Antitrust: multa da 1 mln di euro a Trenitalia per gestione pendolari su Roma-Napoli/Caserta

"Emerse criticità alla stazione di Roma Termini per gli spostamenti dei pendolari che usufruiscono dell'abbonamento ai treni ad alta velocità". Trenitalia, prese tutte misure per esigenze clienti. Consumatori: bene, aiuto a pendolari

L’Autorita’ Garante della Concorrenza e del Mercato ha comminato una sanzione di 1 milione di euro – ridotta a causa delle perdite economiche registrate nel 2020 – nei confronti di Trenitalia. Secondo quanto emerso da rilevazioni d’ufficio e da accertamenti ispettivi – si legge in una nota- si sono verificate alcune criticita’ alla stazione di Roma Termini per gli spostamenti dei pendolari che usufruiscono dell’abbonamento ai treni ad alta velocita’: numerosi passeggeri non erano riusciti ad accedere ai treni della linea Roma-Napoli/Caserta, nonostante i posti non fossero occupati e/o riservati per il posizionamento ‘a scacchiera’.

I disagi per i passeggeri pendolari si sono ripetuti tra gennaio e l’inizio di febbraio 2021. Secondo l’Autorita’, il comportamento di Trenitalia, che non ha gestito e programmato in modo adeguato la propria offerta in una delle tratte piu’ interessate dal traffico pendolare, quale la Roma-Napoli/Caserta, alla ripresa delle attivita’ lavorative dopo la pausa di fine anno, integra una pratica commerciale scorretta in violazione dell’articolo 20 del Codice del Consumo.

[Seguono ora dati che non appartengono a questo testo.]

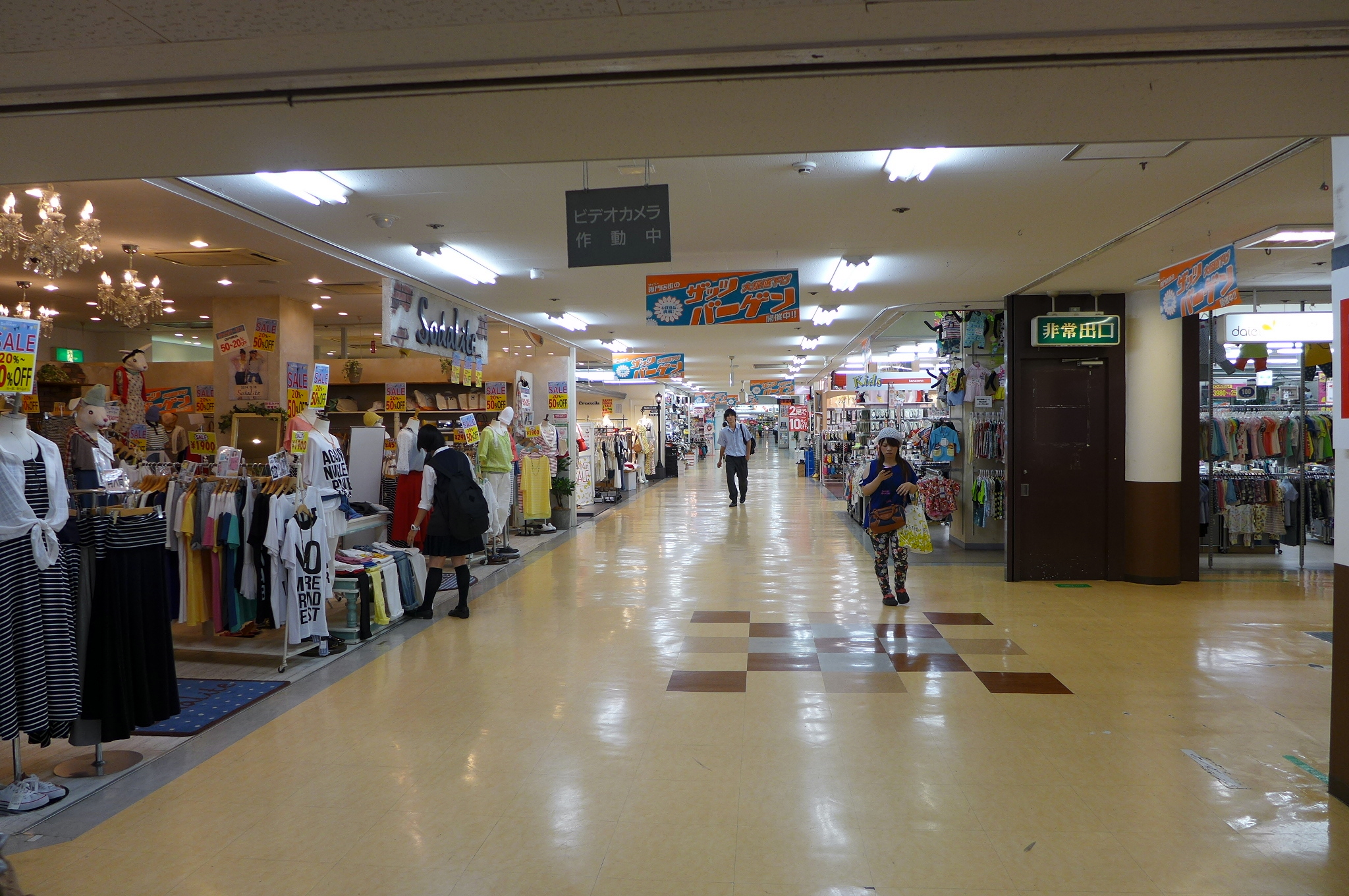 Daiei Kyobashi Interior

Si tratta di una pratica che e’ contraria alla diligenza professionale e che e’ idonea a falsare in misura apprezzabile il comportamento economico del consumatore. In particolare, Trenitalia non ha predisposto una capacita’ di trasporto adeguata a soddisfare la domanda dei pendolari, cui aveva venduto un abbonamento, e non ha fornito altre misure informative o inerenti al sistema di prenotazione per offrire un adeguato servizio di trasporto a tale specifica categoria di viaggiatori e limitare quindi i prevedibili disagi, nonostante disponesse di tutti i dati per valutare la domanda di spostamenti da parte della clientela pendolare. Sulla base dell’attivita’ istruttoria svolta, e anche del parere reso dall’Autorita’ di regolazione dei trasporti, non sono emersi invece elementi sufficienti ad accertare una pratica commerciale scorretta nella predisposizione e nell’adeguamento della capacita’ di trasporto durante il periodo a ridosso delle festivita’ di fine 2020.

“Trenitalia, prende atto della decisione pubblicata dall’AGCM, confermando comunque di aver adottato tutte le misure necessarie a soddisfare correttamente le esigenze della clientela pendolare, tenuto conto delle restrizioni dovute alla pandemia”. Cosi’ Trenitalia commenta la sanzione.

Soddisfazione, invece, viene espressa dalle associazioni dei consumatori.

“Bene. Finalmente si sanzionano anche disservizi molto gravi per i pendolari, come l’impossibilita’ di prendere il treno perche’ la compagnia non ha predisposto una capacita’ di trasporto adeguata a soddisfare la domanda”, commenta l’Unione Nazionale Consumatori .

“Un aiuto per i pendolari che in futuro potranno segnalare l’incapacita’ di fornire un servizio appropriato agli abbonati” afferma Massimiliano Dona, presidente dell’Unione Nazionale Consumatori. “Troppo spesso i pendolari viaggiano su carri bestiame, regolarmente in piedi, pressati come sardine, arrivando costantemente in ritardo. Ora hanno un’arma per far valere i loro diritti e ridurre i disagi quotidiani” conclude Dona.